### PROVIDED MATERIAL
------------------------
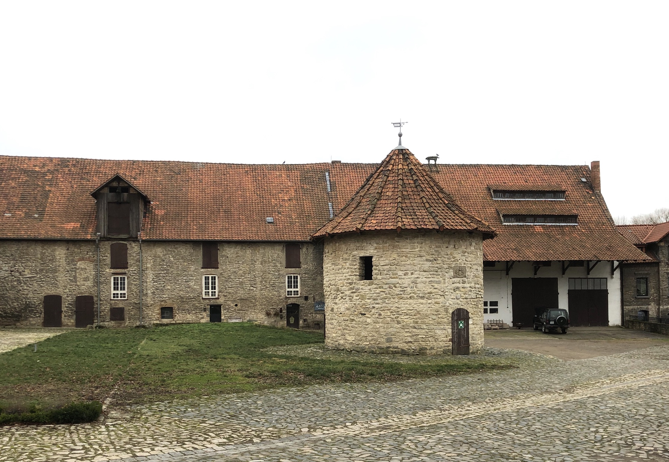 Kloster Hedersleben
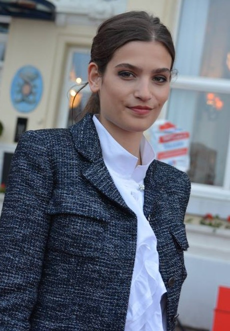 Alma Jodorowsky au festival du film de Cabourg
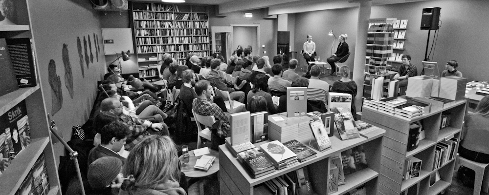 Arrangement i bokhandelen på Litteraturhuset i Bergen
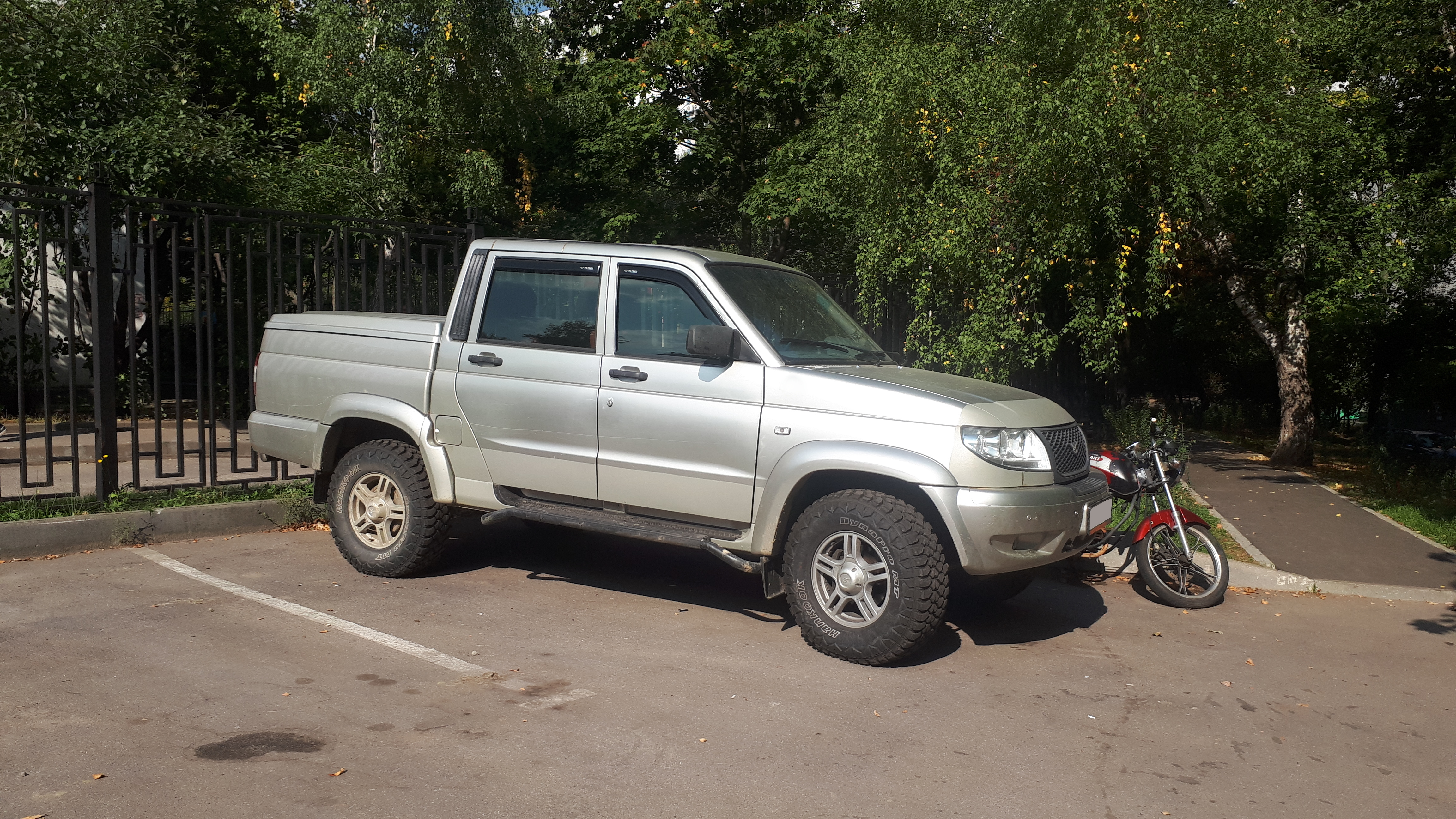 УАЗ Пикап.
------------------------
### ACTION ITEM
For this exercise, return the data above exactly and leave every picture out.

### ANSWER TO THE EXERCISE
 Kloster Hedersleben
 Alma Jodorowsky au festival du film de Cabourg
 Arrangement i bokhandelen på Litteraturhuset i Bergen
 УАЗ Пикап.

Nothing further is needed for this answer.